Fashion Week in New York, one year later: 12 months after the last live fashion week, the bandwagon of the fashion shows restarts in the Big Apple from 14 to 17 February in an almost exclusively virtual format.
The system has adapted to life in lockdown, but continues to hope for a day when it will be possible to return to dressing as before the pandemic.
For the new fall / winter 2021-22 collection Alexandra O'Neill, the Markarian designer who dressed Jill Biden for the Inauguration Day, was inspired not only by China, but also by ancient Rome: draped tunics, velvets, brocades, gold, a wink to Bacchus, god of wine, all in the name of the comfort of clothes that can be worn at home as well as outside.
O'Neill, who studied mythology and classical art in college, became world famous on January 20: after dressing the new First Lady, her social following doubled overnight and traffic of the brand on the Moda Operandi platform recorded an increase of 570 percent.
Missing the usual Fashion Week setting, the New York week has shrunk and expanded at the same time, and many big names like Ralph Lauren, Marc Jacobs and Tory Burch have dropped out of the game.
Tom Ford, the president of the Council of Fashion Designers of America, has created an "American Collections Calendar" which brings together "stars and stripes" signatures also scheduled outside the traditional dates of mid-February: Christian Siriano, LaQuan Smith, Prabal Gurung, Coach 1941 Oscar de la Renta and Michael Kors are staggered between the end of the month and mid-April.
In the meantime, Ford will close the dance on Wednesday 17 and then move on to Harlem's Fashion Row Summit the next day with a speech on
the increasingly topical theme of fashion dedicated to inclusion.

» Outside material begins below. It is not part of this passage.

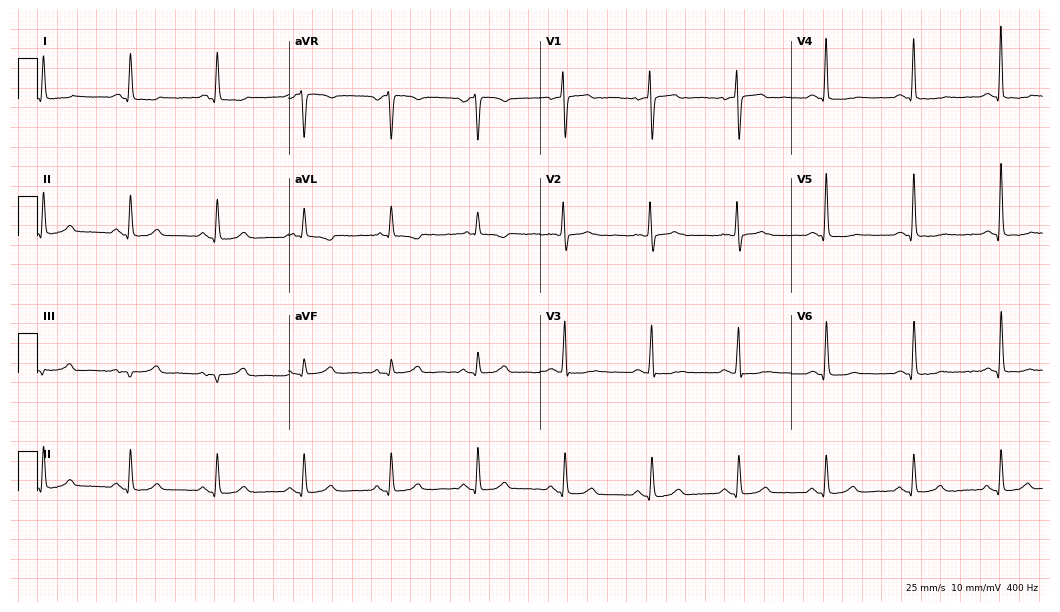
Resting 12-lead electrocardiogram (10.2-second recording at 400 Hz). Patient: a 60-year-old woman. Read as a normal ECG.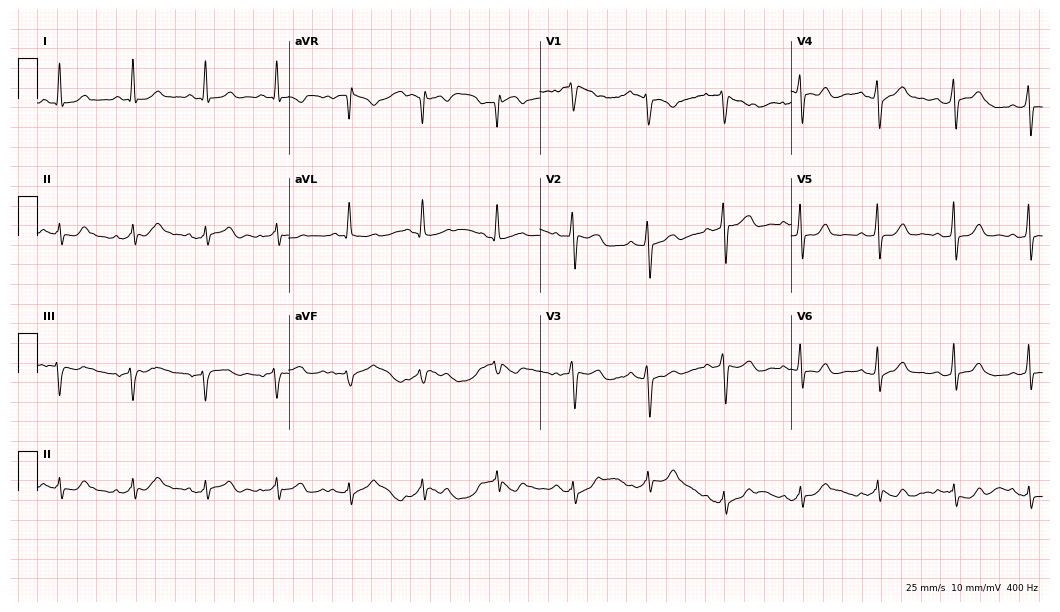
ECG (10.2-second recording at 400 Hz) — a 52-year-old female patient. Screened for six findings — first-degree AV block, right bundle branch block (RBBB), left bundle branch block (LBBB), sinus bradycardia, atrial fibrillation (AF), sinus tachycardia — none is recorded.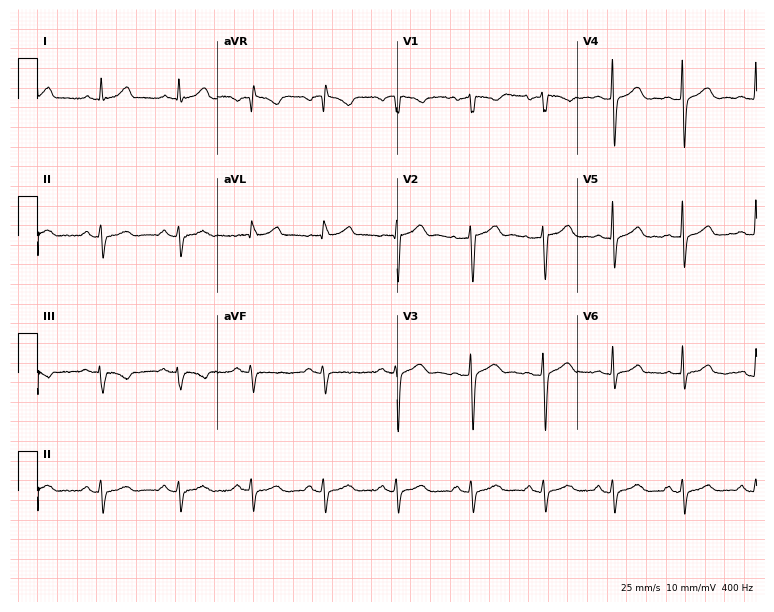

Other themes are starting to emerge:
sustainability, comfort, gender fluid, social commitment
.
Jason Wu
, one of the very few US designers to challenge the pandemic with a show for a few close friends in a vacant Noho shop transformed into a fruit and vegetable market for one evening, sent "immediately wearable" garments and a "preppy" inspired look to the catwalk how to dress in Connecticut, the state where the designer spent most of the months of the pandemic.
Social commitment for
Imitation of Christ, Tara Subkoff's brand
centered on the
"resurrection" of second-hand garments: the
designer who recently survived Covid presented clothes for men and women decorated with fringes and beads.
The entire collection went on sale in real time on
the second-hand branded platform "The Real Real"
with half of the proceeds donated to Greta Thunberg's organization Fridays for Future.